Sinto que, com o passar do tempo, fui adquirindo a capacidade de redirecionar os cuidados que oferecia aos outros para mim. Começou de maneira mais artificial… eu parecia robótica, sempre na defensiva, com atenção e tensão totais. Hoje, posso afirmar que já consigo identificar o incômodo da iminência do descuido dentro de mim e não aceitá-lo.
Quando alguém me desvia do caminho que já havia traçado, numa situação que não costumo gostar, já consigo ser amorosa comigo ao agradecer a pessoa e dizer, respeitosamente, que naquele momento já tenho outros planos.
Quando escuto algo em uma conversa que não me agrada por discordar daquela opinião, consigo me descolar daquele discurso e colocar meu ponto de vista ou simplesmente entendo que a convivência com aquela pessoa não me faz bem e me afasto, sem sentir culpa por isso. Isso é ser cuidadosa comigo e com minhas opiniões.
Hoje, consigo deixar minhas filhas e meu marido fazerem programas que, nesse momento, não me agradariam, pois meu corpo e mente pedem repouso e quietude.
Consigo respirar, parar e refletir se desejo o que está sendo oferecido.
Consigo respirar, parar e analisar se quero a convivência que está sendo imposta a mim. Acredito que, se não me faz bem, devo considerar reduzir ou excluir.
Já desisti de conversar profundamente com pessoas muito próximas a mim, expondo meu incômodo em relação ao comportamento delas, depois de várias tentativas sem sucesso para a mudança de atitude. Isso é ser amorosa comigo, pois a expectativa de mudança e a frustração pela constância do comportamento do outro me deixavam emocionalmente esgotada. Entendi que esse esforço e dedicação devem ser direcionados às minhas filhas e meu marido, que são a família que construí.
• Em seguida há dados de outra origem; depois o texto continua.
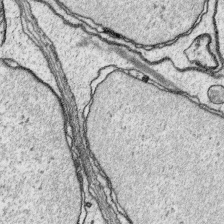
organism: Platynereis dumerilii
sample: Parapodia
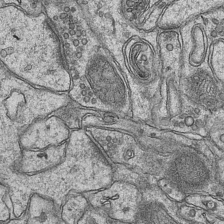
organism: Mouse
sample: CA1 Hippocampus
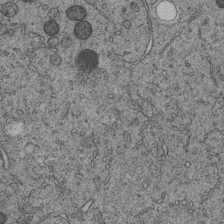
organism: C. elegans
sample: C. elegans embryo early stage
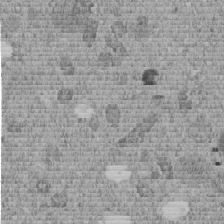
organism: C. elegans
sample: C. elegans embryo early stage
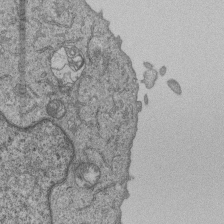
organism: Human
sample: MDA-MB-231 cells
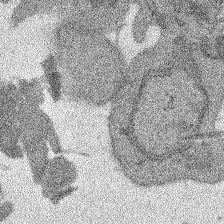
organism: Human
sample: HeLa cells
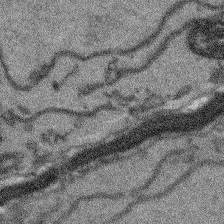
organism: Arabidopsis thaliana
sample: Root tip
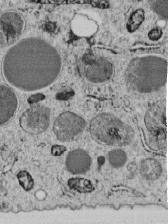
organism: C. elegans
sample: C. elegans embryo early stage
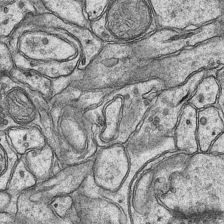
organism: Mouse
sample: CA1 Hippocampus
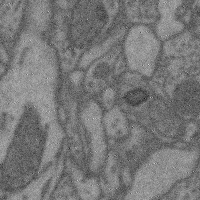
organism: Mouse
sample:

Por muito tempo, menti para ocultar minhas necessidades e vontades, somente para não frustrar os outros, com receio de não ser aceita como sou. Hoje procuro sempre a verdade, pois me aceitei como sou e me sinto muito bem com as escolhas que fiz na vida, os caminhos que segui, o que construí e quem me tornei.
Recebi muitas críticas nesta trajetória, principalmente vindas de mim mesma. Ainda estou trabalhando meu lado crítico, buscando sempre entender meus tropeços e falhas e transformar tudo isso em humanidade e (r)evolução. Confesso que tenho gostado bastante de ser inacabada e imperfeita. É libertador ser assim e, mais ainda, me assumir dessa forma.
Consigo gentilmente conversar com minha filha e dizer-lhe que, muitas vezes, sinto que ela exige muito da minha atenção, o que me leva quase à exaustão. Antes, procurava dar essa atenção mesmo que isso me esgotasse.
Consigo abordar algo que faz parte do meu ser: a inquietude. Essa inquietude, em algumas ocasiões, me paralisa e me frustra, mas, em muitas outras, me leva a pensamentos e mudanças que considero muito importantes. Com essa inquietude, também adquiri facilidade para aceitar mudanças e me adaptar a elas. Consigo iniciar uma semana com uma rotina completamente diferente, obviamente programada por mim, e vivê-la como se já estivesse estabelecida há meses.
Já permiti abusos, tanto mentais quanto físicos, de pessoas que, no meu contexto atual, nunca seriam aceitos. Em alguns casos, eu pensava, após ocorrerem, que eram simples ações dos abusadores, mas hoje sei que todos poderiam ter sido evitados por mim ou enfrentados com a gravidade que realmente tinham.
Sei que ainda preciso avançar muito para me considerar tão amorosa e cuidadosa comigo mesma quanto sou com os outros. Às vezes, me pego pensando qual seria a equação perfeita para que, nesta jornada, eu não ultrapasse o ponto de equilíbrio e me torne egoísta. Talvez um toque a mais de maturidade e reflexão me ajudem nesse desafio. Que os 44 anos sejam realmente transformadores!